GIVEN DATA Start Marker

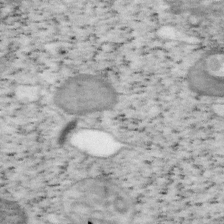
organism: Mouse
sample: OT-I killer T cells with ID8 ovarian cancer cells
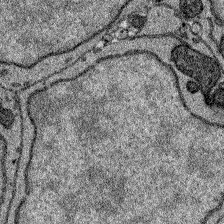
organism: Zebrafish
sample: Larval olfactory bulb
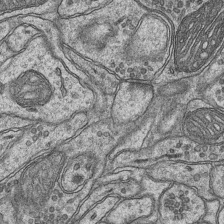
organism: Mouse
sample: CA1 Hippocampus
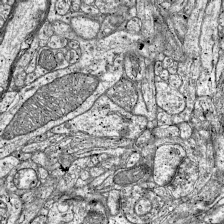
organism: Mouse
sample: Visual Cortex
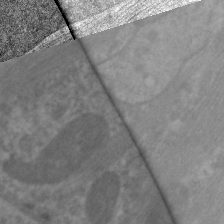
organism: C. elegans
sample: Pharynx
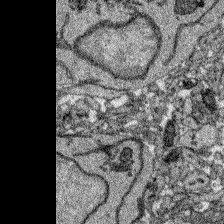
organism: Zebrafish
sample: Larval olfactory bulb
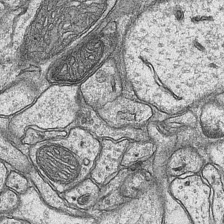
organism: Mouse
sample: CA1 Hippocampus
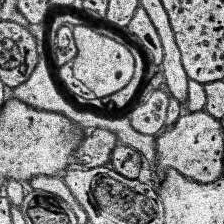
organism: Human
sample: Temporal Lobe
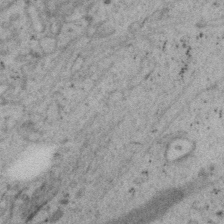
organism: Human
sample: HeLa cells
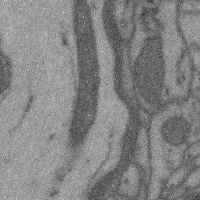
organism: Mouse
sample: Cerebral cortex
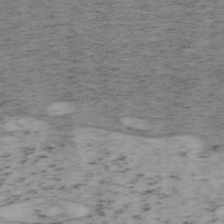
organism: Mouse
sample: OT-I killer T cells with ID8 ovarian cancer cells
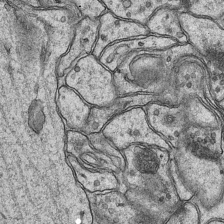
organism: Mouse
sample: CA1 Hippocampus
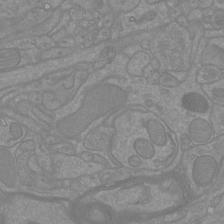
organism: Mouse
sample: Cortical neurons
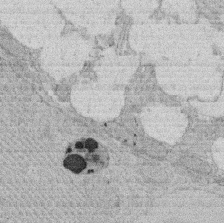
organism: Rat
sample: Salivary granule

GIVEN DATA End Marker

→ **TASK TO CARRY OUT**:
Exactly reproduce each record, leaving out any pictures.

→ **TASK ANSWER**:
organism: Mouse
sample: OT-I killer T cells with ID8 ovarian cancer cells
organism: Zebrafish
sample: Larval olfactory bulb
organism: Mouse
sample: CA1 Hippocampus
organism: Mouse
sample: Visual Cortex
organism: C. elegans
sample: Pharynx
organism: Zebrafish
sample: Larval olfactory bulb
organism: Mouse
sample: CA1 Hippocampus
organism: Human
sample: Temporal Lobe
organism: Human
sample: HeLa cells
organism: Mouse
sample: Cerebral cortex
organism: Mouse
sample: OT-I killer T cells with ID8 ovarian cancer cells
organism: Mouse
sample: CA1 Hippocampus
organism: Mouse
sample: Cortical neurons
organism: Rat
sample: Salivary granule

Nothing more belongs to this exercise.